Enquanto isso, o personagem principal, com problemas mentais, tenta levar sua vida em meio a seus devaneios; ora vive o mundo real ora vive em seu próprio mundo e pensamentos. É agredido, ridicularizado e, em um transporte público mata seus agressores. Sua imagem é vista como uma resposta ao Sistema que oprime, e utilizada em manifestações populares. Busca um ricaço da cidade, para quem sua mãe trabalhou e que poderia ser seu pai. Mais uma vez é ridicularizado, ouve insultos a si e a sua mãe.Em um desfecho, ele é convidado a ir a um programa de auditório, cujo apresentador outrora admirado, o havia ridicularizado, utilizando imagens de uma apresentação mal sucedida em um clube de humor. E ali, pela primeira vez se apresenta como Coringa, e talvez pela primeira vez em toda estória, faz um discurso realmente sensato contra toda discriminação que sofreu, por não ser da elite, por não ser famoso, por ser um doente mental. Ele critica todo Sistema que "dita" o que é certo, o que é errado, quem deve viver e quem pode morrer. "O que você consegue quando cruza um doente mental solitário com uma sociedade que abandona ele e trata como lixo esse cara? Eu digo o que você consegue: consegue a merda que merece!" E mata o apresentador. Chegou ao programa com ideia de fazer seu discurso e se matar em um grande final trágico, mas mudou de ideia depois de ser novamente criticado e matou o apresentador.

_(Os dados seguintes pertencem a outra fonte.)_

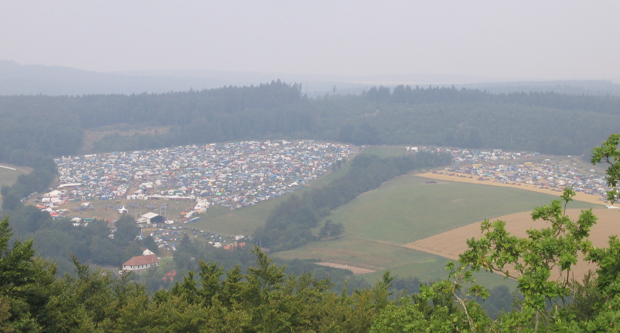 Das Festivalgelände gesehen von der Aussichtsplattform auf der Burg Herzberg

Não. Nada do que passou justifica ter se tornado um assassino. Tampouco quero rotular o personagem de "vítima da sociedade". É um criminoso, que assim como foi no filme, deve ser preso e sofrer as sanções adequadas por seus crimes. Mas o grande escopo do filme, a meu ver, não é o criminoso e sim a situação da sociedade representada ali, um fiel retrato de nossa sociedade atual: os ricos e poderosos ficam protegidos e isolados das mazelas, junto a mídia buscando audiência ambos sem  se preocupar com quem atingem para manter seus status e do outro lado os pobres, os excluídos, os doentes que vivem a realidade de uma cidade violenta e em caos; uma parcela da população que é utilizada de fantoche pelos mais poderosos, na maioria das vezes sem qualquer reação, seja por ignorância (humildade, simplicidade) ou por medo. Como diz um verso da música de Renato Russo: 

"(...)
Nos querem todos iguais
Assim é bem mais fácil nos controlar
E mentir, mentir, mentir
E matar, matar, matar
O que eu tenho de melhor, minha esperança
(...)"

Uma sociedade desigual, que ignora os problemas dos menos favorecidos (como a nossa), e uma revolta desses (que nos falta). Esse, para mim, é o resumo do filme em uma frase. Querer fazer igual o diferente, esse é o grande erro de nossa sociedade, de nosso mundo.